The book Communicative Action and Rational Choice discusses how the behavior of a linguistic community is hard to analyze in a traditional rational-agent framework (particularly the selfish rationality of economics). Within a consequentialist framework, it seems as if communicative acts would always be optimized for their consequences, so, never be optimized for accuracy (hence, would lack meaning in the teleosemantic sense).[3] This mirrors many of the concerns for AI—why wouldn’t a highly capable AI be deceptive when it suited the AI’s goals?

Even humans are often deceptive when we can get away with it. (So, eg, “raise the AI like a human” solutions don’t seem very reassuring.) But humans are also honest much more often than naive consequentialism would suggest. Indeed, I think humans often communicate in the teleosemantic sense, IE optimizing accuracy.

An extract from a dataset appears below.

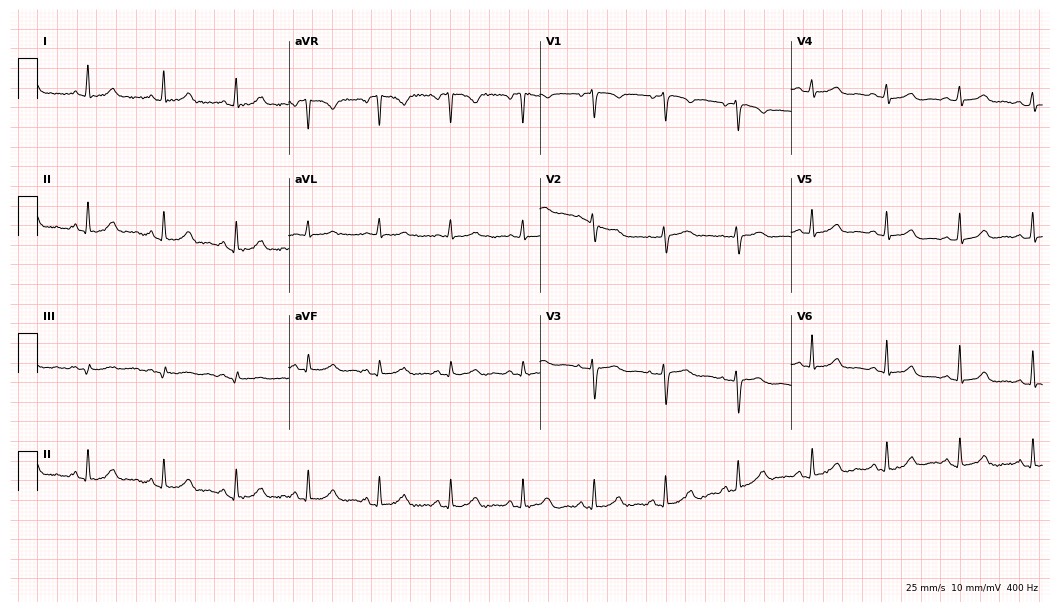
Electrocardiogram, a female, 42 years old. Overall reading on record: normal ECG.

A linguistic community also tends to become a super-agent in a stronger sense (discussed in Communicative Action and Rational Choice): coordinating actions. A member of a linguistic community is able to give and receive reasons for taking specific actions (eg, following and enforcing specific norms), rather than only swapping reasons for beliefs.

Allowing AIs to participate fully in a linguistic community in this broader sense could also be an interesting framework for thinking about alignment.

  1. ^

    Thanks to Steve Petersen for telling me about it.

  2. ^

    The proponent of a goodness-of-fit theory would, I think, have to argue that false beliefs harm the correspondence only a little. If you imagine holding a semi-transparent map over the territory, and rotating/​sliding it into the best-fit location, the “false beliefs” would be the features which still don’t fit even after we’ve found the best fit.

    This theory implies that beliefs lose meaning at the point where accumulated errors stop us from locating a satisfying best-fit.

    I think this is not quite true. For example, a blindfolded person who believes they are in London when they are in fact in Paris could have a very detailed mental map of their surroundings which is entirely wrong. You might reasonably insist that the best-fit interpretation of those beliefs is nailed down by years of more accurate beliefs about their surroundings. I’m skeptical that the balance needs to work out that way.

    Moreover, it seems unfortunate for the analysis to be so dependent on global facts. Because a goodness-of-fit theory ascribes semantics based on an overall best fit, interpreting the semantics of one corner of the map depends on all corners. Perhaps some of this is unavoidable; but I think teleosemantics provides a somewhat more local theory, in which the meaning of an individual symbol depends only on what that symbol was optimized to reflect.

    (For example, imagine someone writing a love letter on a map, for lack of blank paper. I think this creates somewhat more difficulty for a goodness-of-fit theory than for teleosemantics.)

  3. ^

    To be clear, I’m not currently on board with this conclusion—I think consequentialist agents can engage in cooperative behavior, and coordinate to collectively optimize common subgoals. Just because you are, in some sense, “optimizing your utility” at all times, doesn’t mean you aren’t optimizing statements for accuracy (as a robust subgoal in specific circumstances).

    However, it would be nice to have a more detailed picture of how this works.